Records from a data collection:

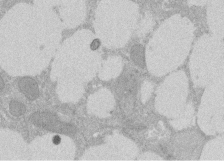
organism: Rat
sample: Salivary granule
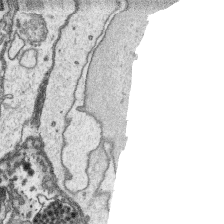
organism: Platynereis dumerilii
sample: Parapodia
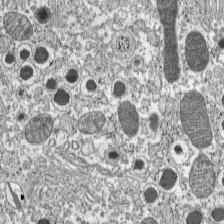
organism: C57BL Mouse
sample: Pancreatic islet
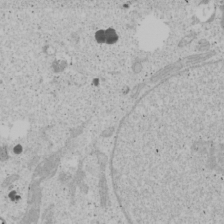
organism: Human
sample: Mitochondria in U2OS cells
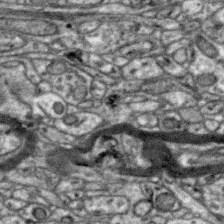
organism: Zebra finch
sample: Brain
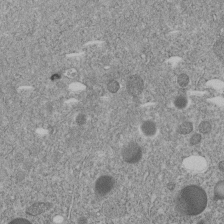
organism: C. elegans
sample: C. elegans embryo early stage
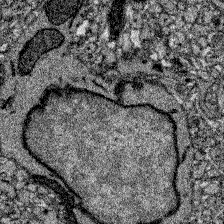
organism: Zebrafish
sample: Larval olfactory bulb
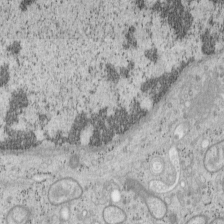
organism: Mouse
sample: OT-I killer T cells with ID8 ovarian cancer cells
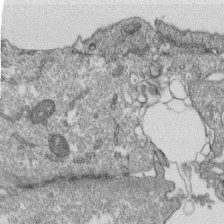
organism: African green monkey
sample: Vero E6 cells infected with SARS-CoV-2
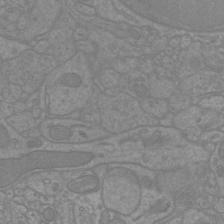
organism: Mouse
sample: Cortical neurons
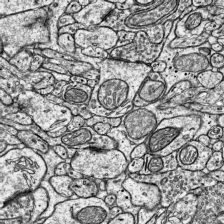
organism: Mouse
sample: Visual Cortex
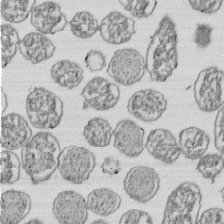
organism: E. coli
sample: Bacterial nucleoid
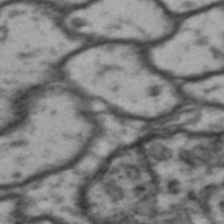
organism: Drosophila
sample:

WHAT YOU WILL DO =>
All of the entries above must be reproduced exactly, and no image may be included.

OUTPUT BELOW =>
organism: Rat
sample: Salivary granule
organism: Platynereis dumerilii
sample: Parapodia
organism: C57BL Mouse
sample: Pancreatic islet
organism: Human
sample: Mitochondria in U2OS cells
organism: Zebra finch
sample: Brain
organism: C. elegans
sample: C. elegans embryo early stage
organism: Zebrafish
sample: Larval olfactory bulb
organism: Mouse
sample: OT-I killer T cells with ID8 ovarian cancer cells
organism: African green monkey
sample: Vero E6 cells infected with SARS-CoV-2
organism: Mouse
sample: Cortical neurons
organism: Mouse
sample: Visual Cortex
organism: E. coli
sample: Bacterial nucleoid
organism: Drosophila
sample:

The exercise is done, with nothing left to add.